### [AIM OF THE EXERCISE]
Omit the images, then output each of the records below exactly.

### [EXTRACTED INFORMATION]
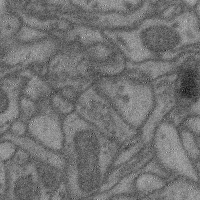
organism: Mouse
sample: Cerebral cortex
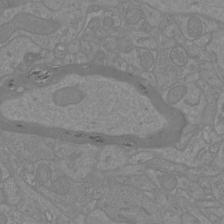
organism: Mouse
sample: Cortical neurons
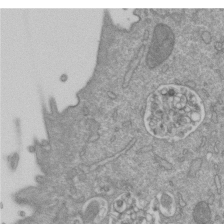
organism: Mouse
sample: ED-1 cell nuclei; centrioles
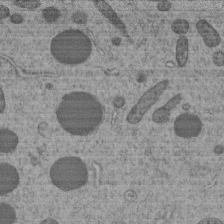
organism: C. elegans
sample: C. elegans embryo early stage
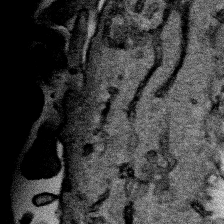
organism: Human
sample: Mitochondria in HCT116 cells
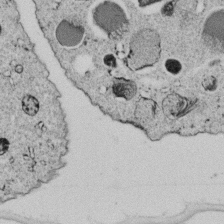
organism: C. elegans
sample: C. elegans embryo early stage
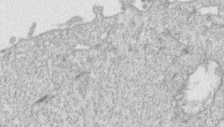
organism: Human
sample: HeLa cell HIV synapse
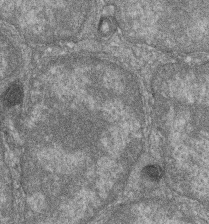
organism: Zebrafish
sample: Cilia; retinal pigment epithelium
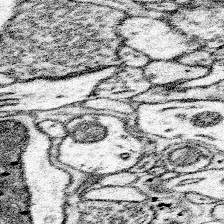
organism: Mouse
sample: Somatosensory cortex neuropil
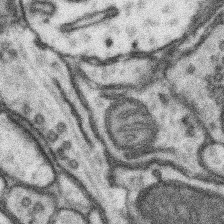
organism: Mouse
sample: Somatosensory cortex neuropil
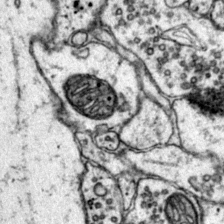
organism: Mouse
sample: Primary visual cortex
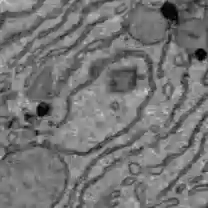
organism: C57BL Mouse
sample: Liver
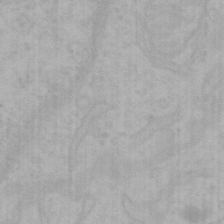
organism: Mouse
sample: Choroid plexus
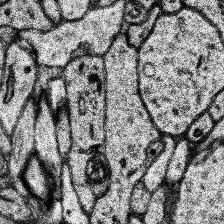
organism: Human
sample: Temporal Lobe
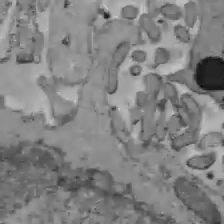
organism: C57BL Mouse
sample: Liver
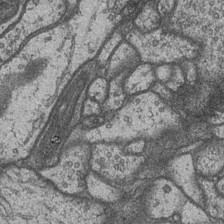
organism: Drosophila
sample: Optic medulla
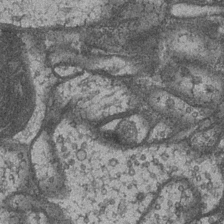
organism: Drosophila
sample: Optic medulla
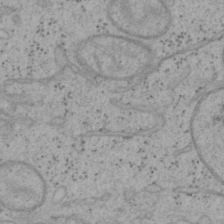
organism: Human
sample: HeLa cells
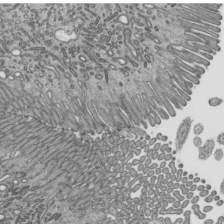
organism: Mouse
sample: Mouse epididymis efferent ductule cilia
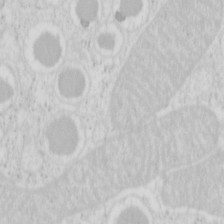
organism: Mouse
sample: Pancreas
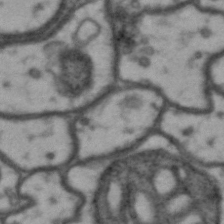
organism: Drosophila
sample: Brain
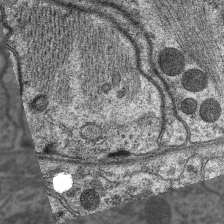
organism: C. elegans
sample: Pharynx
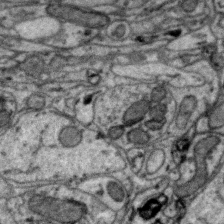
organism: Zebra finch
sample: Brain
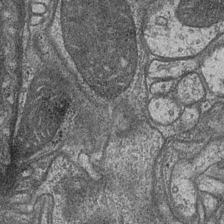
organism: Drosophila
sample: Optic medulla
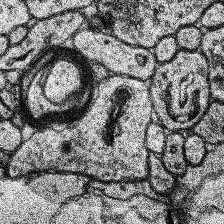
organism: Human
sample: Temporal Lobe
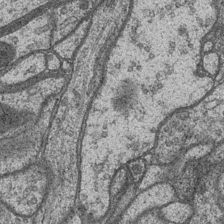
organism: Drosophila
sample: Optic medulla
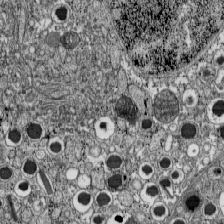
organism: C57BL Mouse
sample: Pancreatic islet
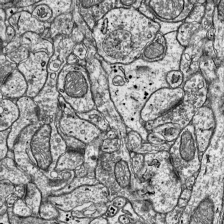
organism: Mouse
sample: Visual Cortex
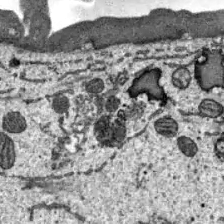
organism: Human
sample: HeLa cells
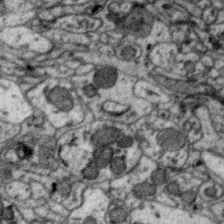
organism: Zebra finch
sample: Brain
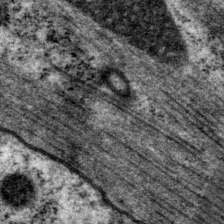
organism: P. pacificus
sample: Pharynx
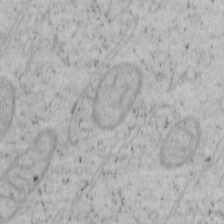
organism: Human
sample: HeLa cells
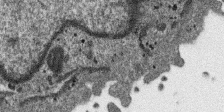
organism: Human
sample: Lung epithelial cells infected with SARS-CoV-2
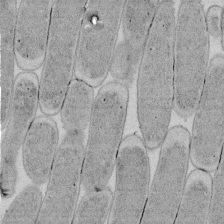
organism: E. coli
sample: Bacterial nucleoid
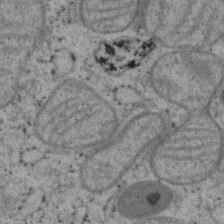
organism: Human
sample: HeLa cells
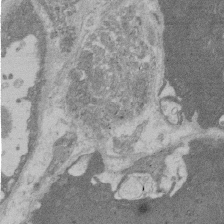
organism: Rat
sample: Salivary granule
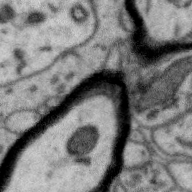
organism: Zebra finch
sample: Brain
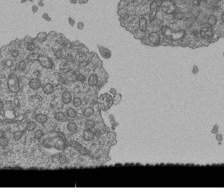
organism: Human
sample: Retinal organoid Rod and Cone cells
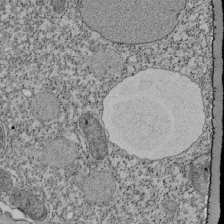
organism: Tetrahymena
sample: Cilia in tetrahymena
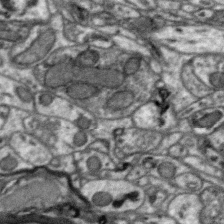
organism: Zebra finch
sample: Brain
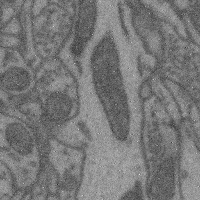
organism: Mouse
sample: Cerebral cortex
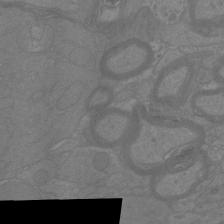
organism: Mouse
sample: Cortical neurons
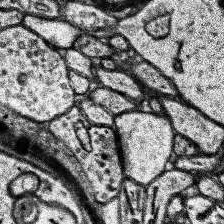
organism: Human
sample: Temporal Lobe
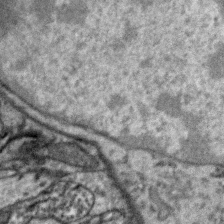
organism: Zebra finch
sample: Brain
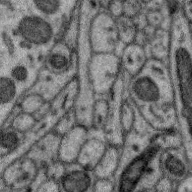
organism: Zebra finch
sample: Brain
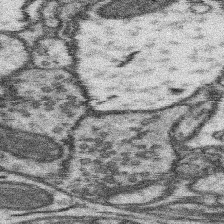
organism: Mouse
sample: Somatosensory cortex neuropil

### [SOLVED EXERCISE]
organism: Mouse
sample: Cerebral cortex
organism: Mouse
sample: Cortical neurons
organism: Mouse
sample: ED-1 cell nuclei; centrioles
organism: C. elegans
sample: C. elegans embryo early stage
organism: Human
sample: Mitochondria in HCT116 cells
organism: C. elegans
sample: C. elegans embryo early stage
organism: Human
sample: HeLa cell HIV synapse
organism: Zebrafish
sample: Cilia; retinal pigment epithelium
organism: Mouse
sample: Somatosensory cortex neuropil
organism: Mouse
sample: Somatosensory cortex neuropil
organism: Mouse
sample: Primary visual cortex
organism: C57BL Mouse
sample: Liver
organism: Mouse
sample: Choroid plexus
organism: Human
sample: Temporal Lobe
organism: C57BL Mouse
sample: Liver
organism: Drosophila
sample: Optic medulla
organism: Drosophila
sample: Optic medulla
organism: Human
sample: HeLa cells
organism: Mouse
sample: Mouse epididymis efferent ductule cilia
organism: Mouse
sample: Pancreas
organism: Drosophila
sample: Brain
organism: C. elegans
sample: Pharynx
organism: Zebra finch
sample: Brain
organism: Drosophila
sample: Optic medulla
organism: Human
sample: Temporal Lobe
organism: Drosophila
sample: Optic medulla
organism: C57BL Mouse
sample: Pancreatic islet
organism: Mouse
sample: Visual Cortex
organism: Human
sample: HeLa cells
organism: Zebra finch
sample: Brain
organism: P. pacificus
sample: Pharynx
organism: Human
sample: HeLa cells
organism: Human
sample: Lung epithelial cells infected with SARS-CoV-2
organism: E. coli
sample: Bacterial nucleoid
organism: Human
sample: HeLa cells
organism: Rat
sample: Salivary granule
organism: Zebra finch
sample: Brain
organism: Human
sample: Retinal organoid Rod and Cone cells
organism: Tetrahymena
sample: Cilia in tetrahymena
organism: Zebra finch
sample: Brain
organism: Mouse
sample: Cerebral cortex
organism: Mouse
sample: Cortical neurons
organism: Human
sample: Temporal Lobe
organism: Zebra finch
sample: Brain
organism: Zebra finch
sample: Brain
organism: Mouse
sample: Somatosensory cortex neuropil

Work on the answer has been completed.